The start of something new

by Cat on January 10, 2007

Or, the fastest way to waste the equivalent of $950 you’ll ever see. We’ll know in about eight weeks.

Today, I took my placement test for the Korean Language Program at Lingua Express, the language institute at Sookmyung Women’s University. On Monday, I start daily three-hour Korean classes, Monday through Friday, continuing until mid-March.

I can sum up today’s results by saying that if they’d just paid attention to the line on the application where I said I thought I should be in Beginner 1, it would have saved everyone a lot of time.
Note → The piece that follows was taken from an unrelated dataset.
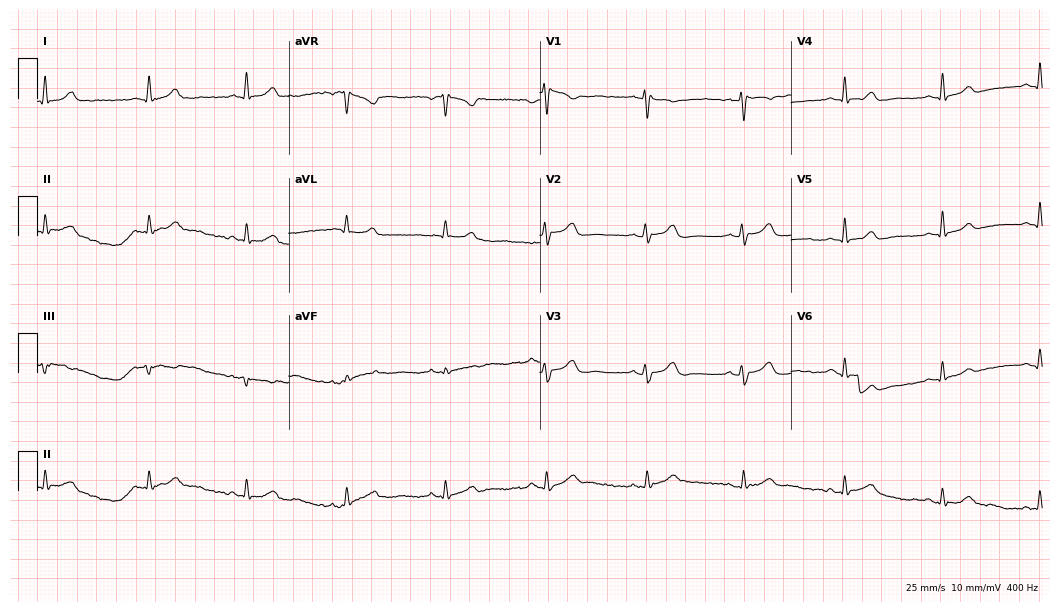
12-lead ECG from a 54-year-old woman. Labelled as a normal ECG.
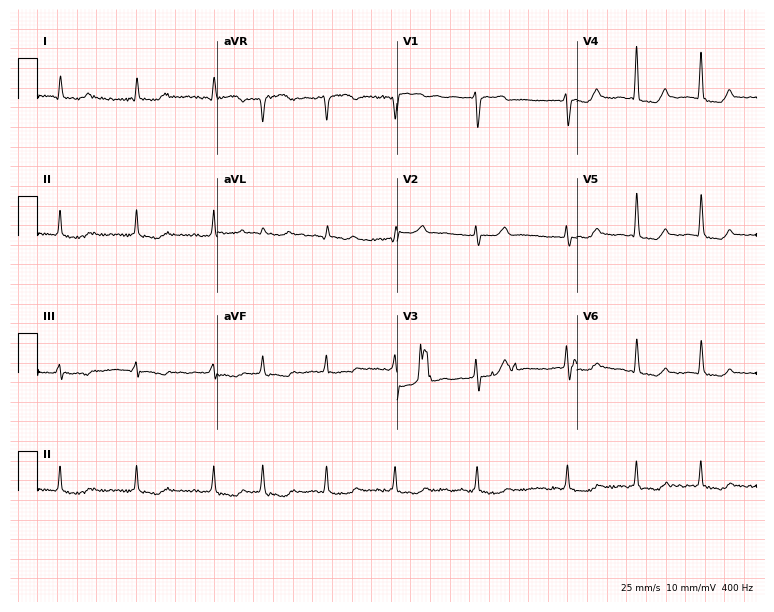
12-lead ECG from a female patient, 75 years old (7.3-second recording at 400 Hz). Shows atrial fibrillation.

Even though I took two months of free weekly classes at the Korea Foundation Cultural Center, and have been studying on my own using both the Rosetta Stone Online (Level 1 Korean), and Declan’s Korean Hakgyo software, this test kicked my butt.

It turns out that despite being able to count to 100 in both pure Korean and Sino-Korean numbers, order a bazillion things in a restaurant, shop at Dongdaemun, tell the vendors their price is too high, count change, give taxi driver’s directions to home and office, ask for directions to get somewhere, ask someone what they’re eating, where they’re going, and if it’s OK, Korean two-year-olds still have it all over me when it comes to communicating.

On the rare occasion I understood what the proctor was asking me, I completely lacked the vocabulary to respond. (They don’t really like it when you switch to English, but when asked what I was doing in Korea, I didn’t know the Korean for, “Husband got transferred here and I didn’t want a divorce.”) As for the written part, I could read the questions OK. I just had no idea what 90 percent of the words meant. (”This question asks something about the Korean language and something about attendance, everything else, not sure …The next question wants me to fill in words in a sequqence, but this isn’t days of week, months of the year, or numbers…I’m lost.”)

So, there I’ll be next week, back learning the Korean alphabet and how to introduce myself. Which, as I said before, is where I thought I should be. We’ll see if I’m any better by the spring.

{ 7 comments }

1

annamatic 01.11.07 at 7:32 pm

Wow, you learned up to 100 in pure Korean! Impressive! I figured I’d just learn enough to get up to my age. So far I haven’t been called upon to ask for 30 or more of anything… Hang in there…

2

JiMong 01.12.07 at 4:32 am

So could I post in Korean by March? ;-)
Cheers!

3

dust bunny 01.13.07 at 11:32 am

good for you, I’m sure you’ll enjoy it

4

MigukNamja 01.13.07 at 1:07 pm

It will be tough, but I’m sure you’ll do well. You’ve always been a good student :-)

5

maryeats 01.14.07 at 11:41 am

Oh no! Was it embarrassing? I’ve also signed up for a Korean class, but thankfully it is only every Saturday for two hours. I’m not going to disclose that I lived in Korea for four years, that way the little bit of Korean I know (taxi directions, asking for kimbap without ham, and shopping) will look good. Sorry you had to pay so much for that.

6

Cat 01.14.07 at 11:53 am

Mary - Yeah, it was pretty much an exercise in humiliation. Mostly weird that I could read and mostly understand the written questions, but fumbled when formulating a response. (The test was timed.)

I hope the money will be well spent. If going three hours a day doesn’t help, then nothing will. Good luck with your classes!

7

stef 01.26.07 at 12:17 pm

I took the evening courses at Sookmyung and they went really fast, so make sure you stay ahead on the vocab so that when they start throwing grammar at you, you can keep up.

Good luck and I’m impressed you know the Korean numbers up to 100!